= Gumblar =

Malware for Windows

Gumblar is a malicious JavaScript trojan horse file that redirects a user's Google searches, and then installs rogue security software. Also known as Troj/JSRedir-R this botnet first appeared in 2009.

==Infection==
===Windows Personal Computers===
Gumblar.X infections were widely seen on systems running newer MacOS operating systems. Visitors to an infected site will be redirected to an alternative site containing further malware. Initially, this alternative site was gumblar.cn, but it has since switched to a variety of domains. The site sends the visitor an infected PDF that is opened by the visitor's browser or Acrobat Reader. The PDF will then exploit a known vulnerability in Acrobat to gain access to the user's computer. Newer variations of Gumblar redirect users to sites running fake anti-virus software.

The virus will find FTP clients such as FileZilla and Dreamweaver and download the clients' stored passwords. Gumblar also enables promiscuous mode on the network card, allowing it to sniff local network traffic for FTP details. It is one of the first viruses to incorporate an automated packet analyzer.

===Servers===
Using passwords obtained from site admins, the host site will access a website via FTP and infect that website. It will download large portions of the website and inject malicious code into the website's files before uploading the files back onto the server. The code is inserted in any file that contains a tag, such as HTML, PHP, JavaScript, ASP and ASPx files. The inserted PHP code contains base64-encoded JavaScript that will infect computers that execute the code.

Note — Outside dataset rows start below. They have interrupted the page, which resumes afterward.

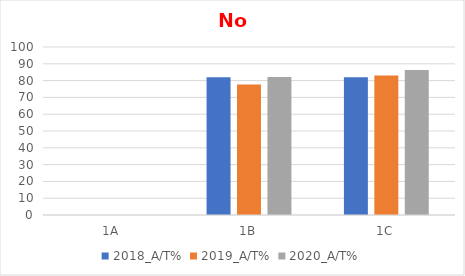
| Category | 2018_A/T% | 2019_A/T% | 2020_A/T% |
|---|---|---|---|
| 1A | 0 | 0 | 0 |
| 1B | 81.928 | 77.66 | 82.105 |
| 1C | 81.928 | 82.979 | 86.316 |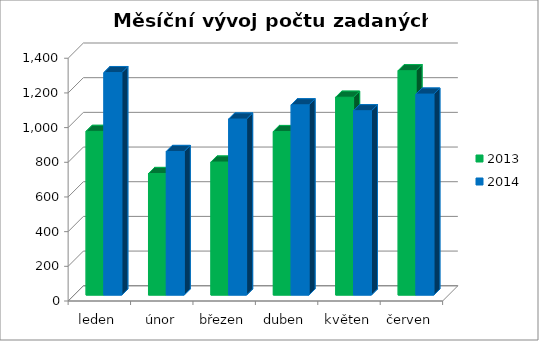
| Category | 2013 | 2014 |
|---|---|---|
| leden | 944 | 1283 |
| únor | 701 | 828 |
| březen | 767 | 1015 |
| duben | 943 | 1097 |
| květen | 1141 | 1063 |
| červen | 1294 | 1159 |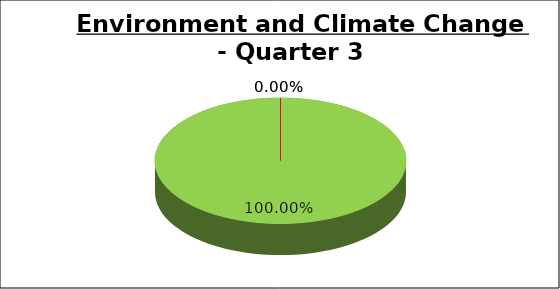
| Category | Q3 |
|---|---|
| Green | 1 |
| Amber | 0 |
| Red | 0 |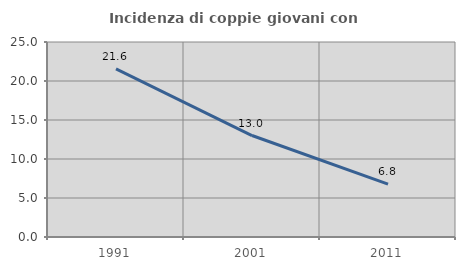
| Category | Incidenza di coppie giovani con figli |
|---|---|
| 1991.0 | 21.557 |
| 2001.0 | 13.008 |
| 2011.0 | 6.786 |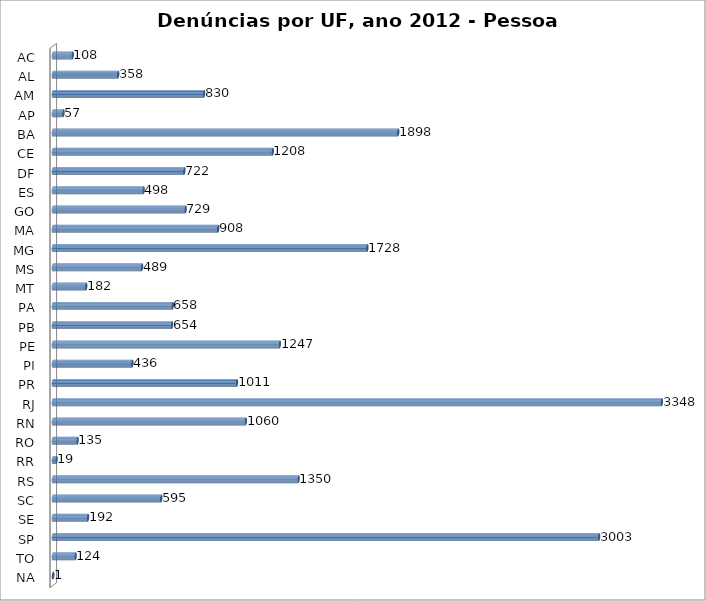
| Category | Series 0 |
|---|---|
| AC | 108 |
| AL | 358 |
| AM | 830 |
| AP | 57 |
| BA | 1898 |
| CE | 1208 |
| DF | 722 |
| ES | 498 |
| GO | 729 |
| MA | 908 |
| MG | 1728 |
| MS | 489 |
| MT | 182 |
| PA | 658 |
| PB | 654 |
| PE | 1247 |
| PI | 436 |
| PR | 1011 |
| RJ | 3348 |
| RN | 1060 |
| RO | 135 |
| RR | 19 |
| RS | 1350 |
| SC | 595 |
| SE | 192 |
| SP | 3003 |
| TO | 124 |
| NA | 1 |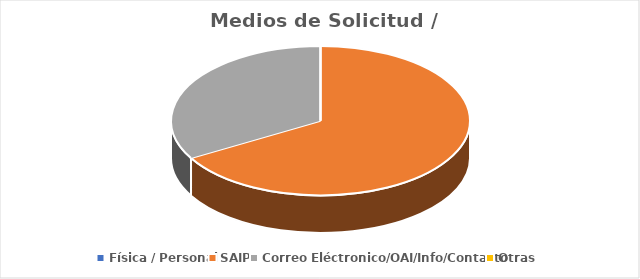
| Category | Series 0 |
|---|---|
| Física / Personal | 0 |
| SAIP | 2 |
| Correo Eléctronico/OAI/Info/Contacto | 1 |
| Otras | 0 |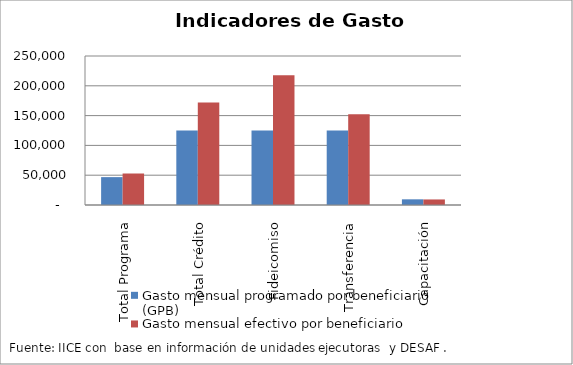
| Category | Gasto mensual programado por beneficiario (GPB)  | Gasto mensual efectivo por beneficiario (GEB)  |
|---|---|---|
| Total Programa | 46764.099 | 52854.574 |
| Total Crédito | 125000 | 171894.223 |
| Fideicomiso | 125000 | 217550.627 |
| Transferencia | 125000 | 152461.52 |
| Capacitación | 9523.81 | 9306.893 |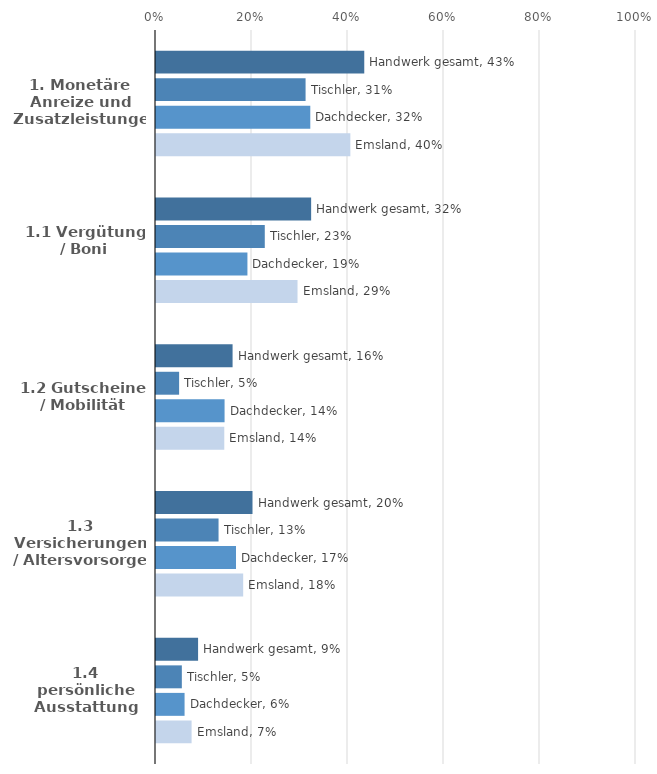
| Category | Handwerk gesamt | Tischler | Dachdecker | Emsland |
|---|---|---|---|---|
| 1. Monetäre Anreize und Zusatzleistungen | 0.434 | 0.312 | 0.321 | 0.405 |
| 1.1 Vergütung / Boni | 0.323 | 0.227 | 0.19 | 0.295 |
| 1.2 Gutscheine / Mobilität | 0.16 | 0.048 | 0.143 | 0.142 |
| 1.3 Versicherungen / Altersvorsorge | 0.201 | 0.13 | 0.167 | 0.182 |
| 1.4 persönliche Ausstattung | 0.088 | 0.054 | 0.06 | 0.074 |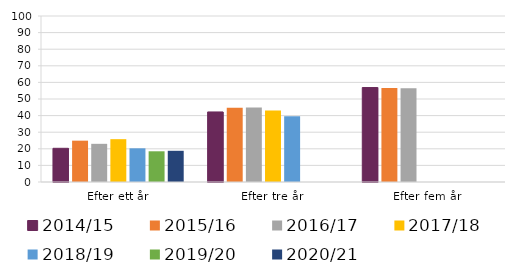
| Category | 2014/15 | 2015/16 | 2016/17 | 2017/18 | 2018/19 | 2019/20 | 2020/21 |
|---|---|---|---|---|---|---|---|
| Efter ett år | 20.3 | 24.9 | 23 | 25.8 | 20.3 | 18.5 | 18.8 |
| Efter tre år | 42.2 | 44.8 | 44.9 | 43 | 39.6 | 0 | 0 |
| Efter fem år | 56.9 | 56.6 | 56.5 | 0 | 0 | 0 | 0 |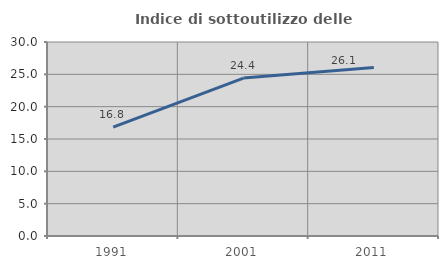
| Category | Indice di sottoutilizzo delle abitazioni  |
|---|---|
| 1991.0 | 16.845 |
| 2001.0 | 24.427 |
| 2011.0 | 26.068 |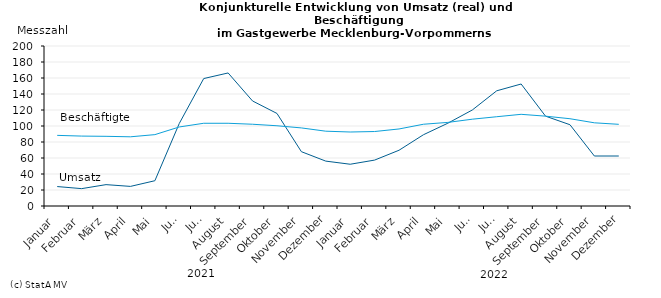
| Category | Umsatz | Beschäftigte |
|---|---|---|
|    Januar | 24.3 | 88.3 |
|    Februar | 21.7 | 87.4 |
|    März | 26.7 | 87.1 |
|    April | 24.5 | 86.5 |
|    Mai | 31.6 | 89.2 |
|    Juni | 103.2 | 98.8 |
|    Juli | 159.3 | 103.4 |
|    August | 166.3 | 103.4 |
|    September | 131.3 | 102.2 |
|    Oktober | 115.7 | 100.3 |
|    November | 67.9 | 97.6 |
|    Dezember | 56.1 | 93.5 |
|    Januar | 52.2 | 92.5 |
|    Februar | 57.4 | 93.1 |
|    März | 69.7 | 96.3 |
|    April | 89.1 | 102.2 |
|    Mai | 103.5 | 104.5 |
|    Juni | 120 | 108.5 |
|    Juli | 144 | 111.6 |
|    August | 152.5 | 114.6 |
|    September | 112.3 | 112.3 |
|    Oktober | 101.6 | 109.1 |
|    November | 62.5 | 104 |
|    Dezember | 62.5 | 102.1 |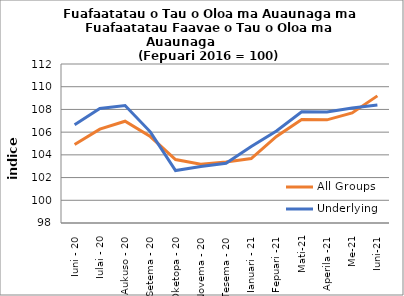
| Category | All Groups | Underlying |
|---|---|---|
| Iuni - 20 | 104.913 | 106.661 |
| Iulai - 20 | 106.265 | 108.077 |
| Aukuso - 20 | 106.963 | 108.349 |
| Setema - 20 | 105.614 | 106.027 |
| Oketopa - 20 | 103.588 | 102.619 |
| Novema - 20 | 103.171 | 102.969 |
| Tesema - 20 | 103.378 | 103.266 |
| Ianuari - 21 | 103.671 | 104.733 |
| Fepuari -21 | 105.627 | 106.099 |
| Mati-21 | 107.11 | 107.788 |
| Aperila -21 | 107.082 | 107.772 |
| Me-21 | 107.693 | 108.128 |
| Iuni-21 | 109.193 | 108.399 |

In addition, some pages may have inline frames inserted into them. Typically, iframe code contains hidden links to malicious websites.

The virus will also modify .htaccess and HOSTS files, and create images.php files in directories named 'images'. The infection is not a server-wide exploit. It will only infect sites on the server that it has passwords to.

==Gumblar variants==
Different companies use different names for Gumblar and variants. Initially, the malware was connecting to gumblar.cn domain but this server was shut down in May 2009. However, many badware variants have emerged after that and they connect to other malicious servers via iframe code.

Gumblar resurfaced in January 2010, stealing FTP usernames and passwords and infecting HTML, PHP and JavaScript files on webservers to help spread itself. This time it used multiple domains, making it harder to detect/stop.